Она ошибается по поводу конкретики, но общая идея? В тютельку! Впрочем, я совершенно не хочу вспоминать обо всем, что связано с мистером Максвином. Ни сейчас, ни когда-либо еще.
— Не то, чтобы, — отвечаю я.
Мама смотрит на толстый ломоть цуккини, который я срезала вместе с кожурой, и хоть на этот раз оставляет меня в покое.
А Кристина жаждет подробностей — и побольше, побольше. Она провела все лето в местной книжной лавке и истосковалась по новым впечатлениям. Мы лежим на набережной. Я перекатываюсь на спину и уже собираюсь ей все рассказать, но решила сначала закурить. Дома курить нельзя, и я уже просто изнываю.
— Ой, Эм, ты стала курить? — Кристина подается вперед, и ее глаза моментально становятся круглыми как трубы на срезе. — А кокаин? Ты его до сих пор нюхаешь? Да?
Боже правый, моя подруга — хуже чем трезвенница.
— Нет, завязала, — говорю я, и желание поделиться новостями как-то пропадает.
В конце концов я излагаю Кристине цензурированную версию событий «детям до шестнадцати», которая даже близко не стоит к правде. После этого я избегаю встреч с подругой.
Неделя цуккини-терапии (десять запеченных цуккини, четыре дюжины печений с цуккини и изюмом, три кастрюли цуккини, тушенных с чечевицей, и большой бачок «мешанки» из цуккини и тофу — все это навязано обитательницам приюта, одна из которых пробормотала себе под нос: «Быть зеленым нелегко»), и я возвращаюсь в университет, где живу с тремя замечательными подругами: Мохини, Пикси и Джордан, которых не рвет (по крайней мере, не чаще, чем обычных студенток) и которые не называют меня идиоткой.
Кстати, о Вивьен. Я уехала из Лондона так внезапно, что даже с ней не попрощалась. И с Рут тоже. Позже я узнаю, что от Рут на одной и той же неделе отказались и Стю, и «Дебют», и она исчезла. Что касается Вивьен, с ней я тоже никогда не встречусь, но позже — гораздо позже — увижу ее на обложке журнала «Таун энд кантри» в белом платье от Веры Вонг и с бриллиантовым кольцом в шесть каратов. Ее последний образ — невеста финансиста. Я успела попрощаться только с Эдвардом. За поспешным обедом он вручил мне подарок из универмага: две пары трусиков. «Я заметил, у тебя некоторые трусики чуть поизносились».

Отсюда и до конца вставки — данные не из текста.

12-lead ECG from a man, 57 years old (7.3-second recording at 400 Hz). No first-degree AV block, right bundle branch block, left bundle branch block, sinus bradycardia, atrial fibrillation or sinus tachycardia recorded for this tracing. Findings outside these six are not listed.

Как я уже сказала, я рада, что вернулась. Но, кроме подруг, я не желаю ни с кем видеться и ни с кем говорить. Байрон — не исключение. Он звонит, я не перезваниваю. Я знаю, что он собирается сказать, а мне как-то не хочется, чтобы на меня кричали, что я убежала от Сигги. Мне этого не вынести. Я еще не оправилась от Ужасного Шотландца.

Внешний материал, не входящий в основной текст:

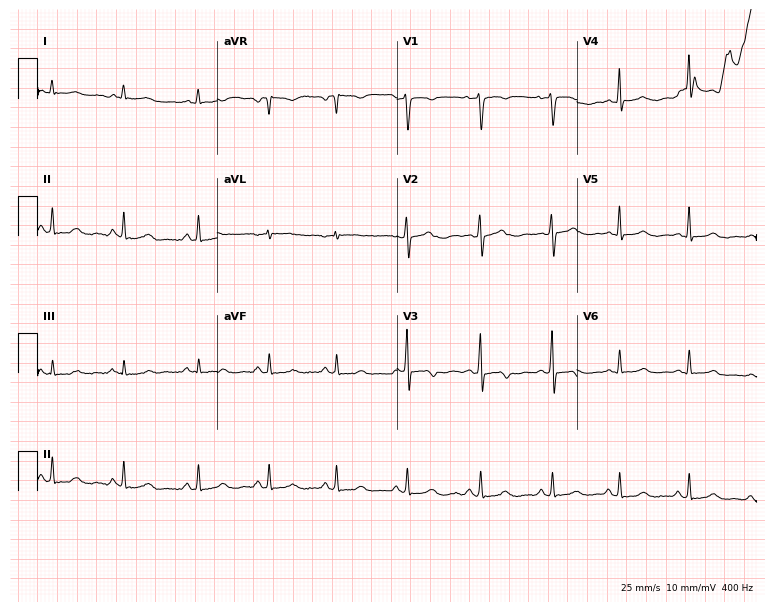
Resting 12-lead electrocardiogram. Patient: a female, 22 years old. None of these six findings is recorded: first-degree AV block, right bundle branch block, left bundle branch block, sinus bradycardia, atrial fibrillation, sinus tachycardia. Other findings, if any, are not listed.

Да, я все еще от него лечусь. Я подолгу валяюсь в постели, и слои фланели заглушают резкие вспышки гнева, сбивчивые откровения и — вот что больнее всего! — тихие слезы среди ночи. Наконец подруги силком вытаскивают меня из постели и заставляют учиться. Хотя поначалу и с неохотой, я начинаю учебу на втором курсе. Демонстрация по защите прав женщин, пострадавших от насилия? Я там. Организационный комитет проведения Дня экологии? Я в списке. Пикники, футбольные матчи и вечеринки на Хэллоуин? Скажите, во сколько! Мне уже лучше: я давно не была такой счастливой и спокойной.
Если не считать одного: денег. Мне нужны деньги.
В то лето, когда я работала моделью в Чикаго, я получила достаточно, чтобы покрыть учебу и счета по кредиткам, и даже немного отложила. Этот запас уже растворился: в Лондоне я заработала гораздо меньше, да и закончилось все раньше. Я обеспечила себе учебу на весь год, но и все на этом. Поэтому в начале ноября, когда зазвонил телефон, я навострила уши.
— Байрон хочет, чтобы ты пришла, — говорит мне Джастина. — Хочет тебе что-то показать.